Google runs search at 99.95% availability. Your utility runs a feeder at 99.97%. The tools to reason about that budget exist, and they weren't invented at utilities. We're porting them over.
The vocabulary differs; the underlying math is the same probability theory. What changes is that utilities historically treated the budget implicitly, averaged annually, and reviewed after the fact.
Every utility publishes SAIDI and SAIFI targets. Most measure against them once a year, in a PUC filing, long after any action could have changed the outcome. That's not how modern reliability engineering works.
A software SRE team running a 99.95% service doesn't wait until December to check the budget. They measure burn rate continuously, alert when a week consumes a month of budget, and treat every error as telemetry rather than blame.
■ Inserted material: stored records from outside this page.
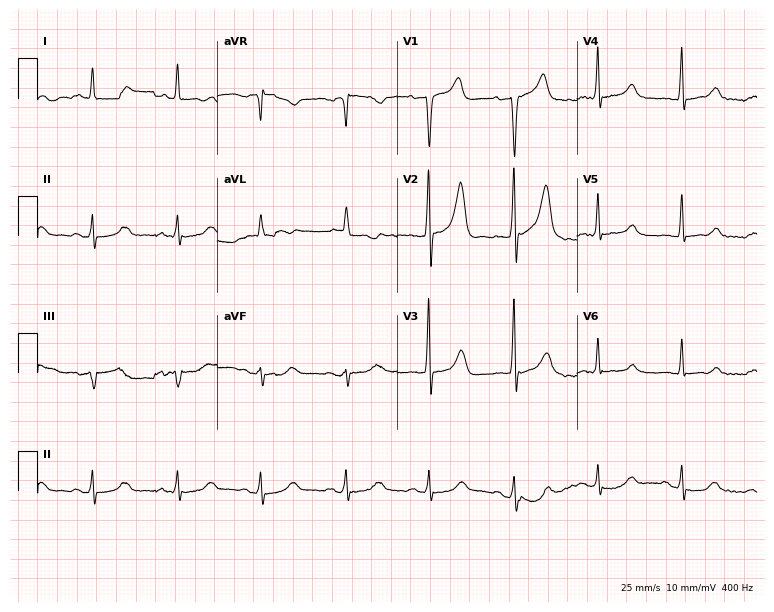
ECG (7.3-second recording at 400 Hz) — a 51-year-old man. Labelled as a normal ECG.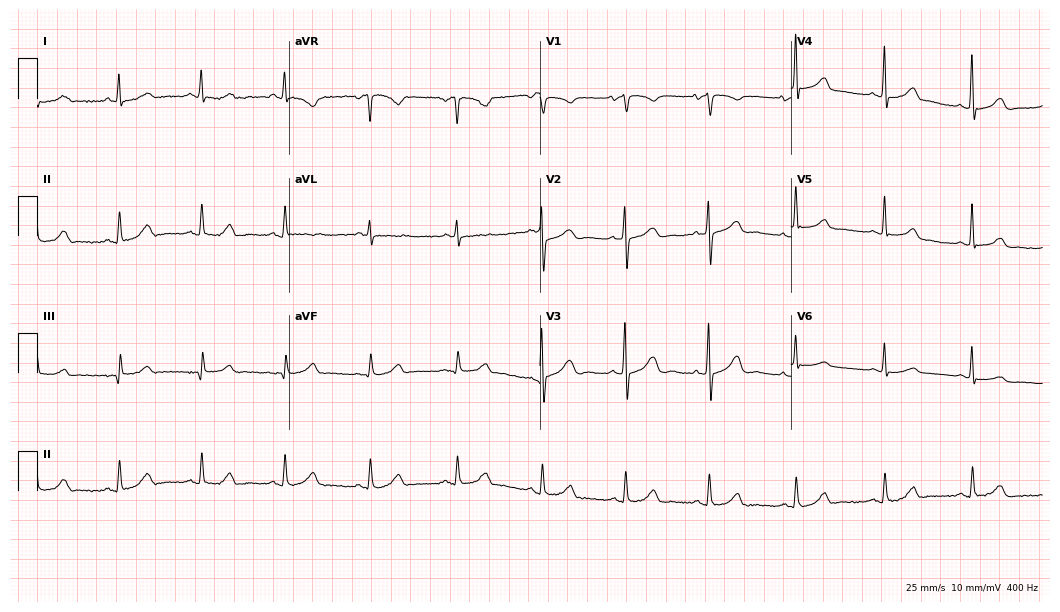
Standard 12-lead ECG recorded from a female, 62 years old. Read as a normal ECG.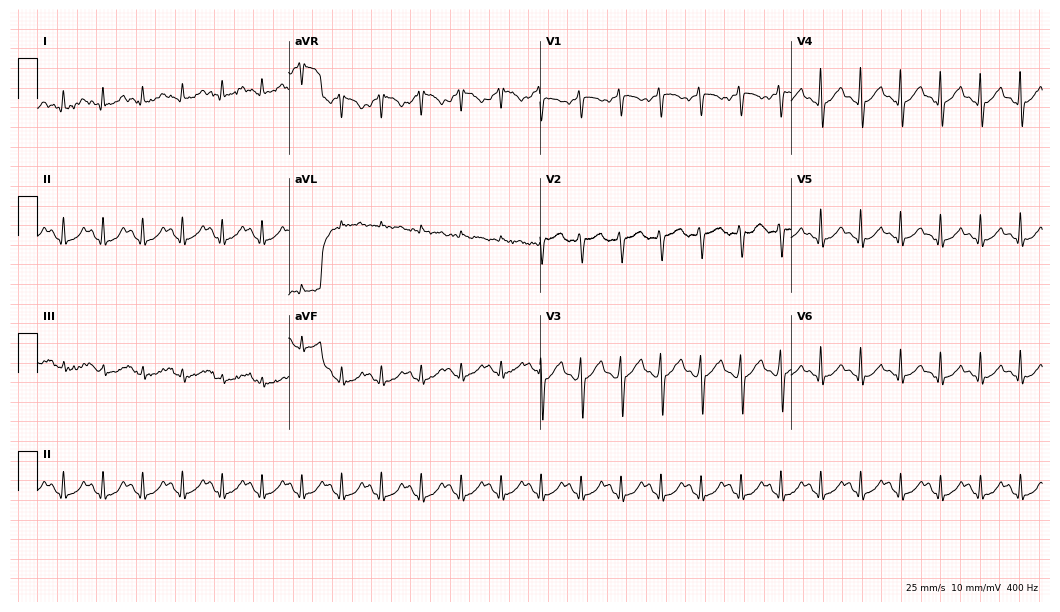
12-lead ECG from a 34-year-old female patient. Shows sinus tachycardia (a sinus rate of 100 beats per minute or more).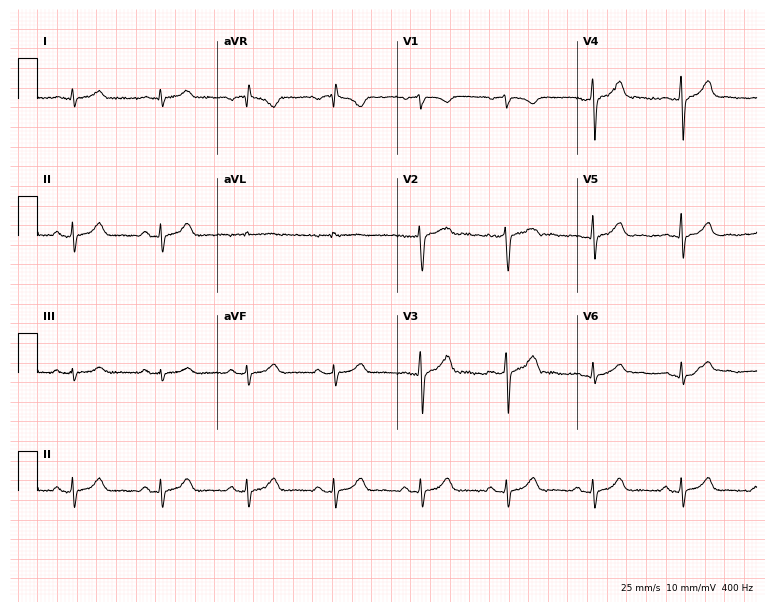
ECG (7.3-second recording at 400 Hz) — a male, 46 years old. Screened for six findings — first-degree AV block, right bundle branch block, left bundle branch block, sinus bradycardia, atrial fibrillation, sinus tachycardia — none is recorded. Other findings, if any, are not listed.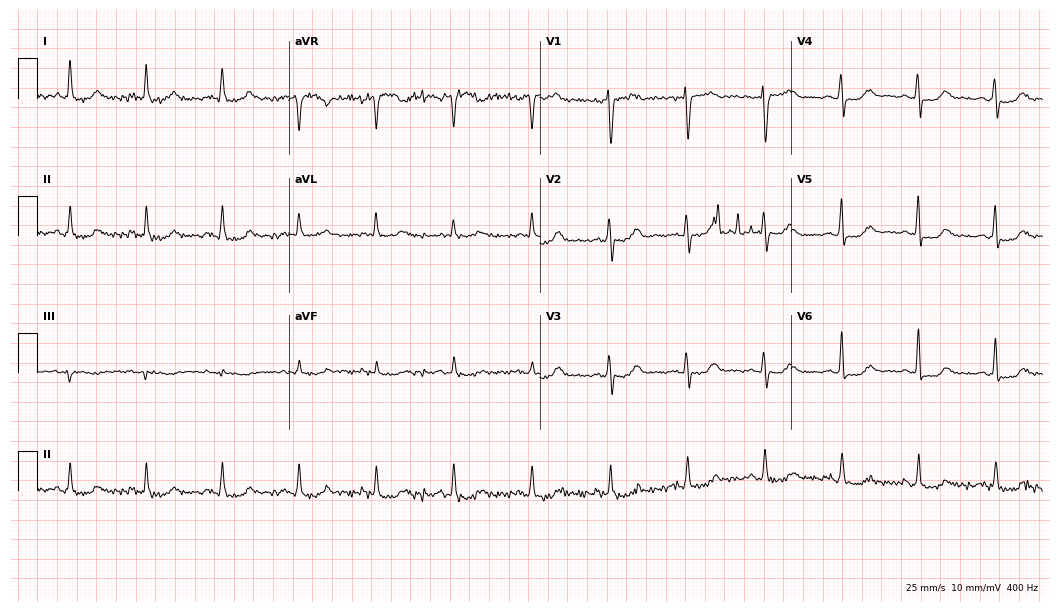
12-lead ECG (10.2-second recording at 400 Hz) from a 66-year-old woman. Labelled as a normal ECG.

The grid version is identical in structure: same math, same cadence, same discipline.
The work isn't inventing new math. It's porting five specific operational practices (budget accounting, burn-rate alerting, blameless postmortems, toil reduction, and change-freeze discipline) into utility reliability workflows. And convincing leadership that their line crews are, and always have been, SREs.
Six open-source modules. Each one ports a specific SRE practice into utility vocabulary, infrastructure, and data models. Use any subset.
Continuously rolls your SAIDI/SAIFI targets into remaining-minutes budgets, sliced by feeder, cause-code, and time window. Pulls from OMS, writes to Postgres.
Multi-window multi-burn-rate alerts in the Google SRE tradition, ported to SCADA/OMS event streams. Catches fast-burn failures in hours, slow-burn drift in weeks.
Structured postmortem template + review workflow. Built to satisfy NERC/FERC documentation requirements while producing actionable learning, not CYA paperwork.
Quantifies repetitive, automatable work your line crews do. Identifies the top ten toil sources per district; recommends automation candidates ranked by hours-saved.
Enforces change-window rules when budget is exhausted. Integrates with your work-management system to block non-emergency switching when burn rate exceeds threshold.
Scheduled N-1 and N-1-1 drill runner. Executes controlled contingencies on a digital twin, measures actual response time, feeds results back into the budget.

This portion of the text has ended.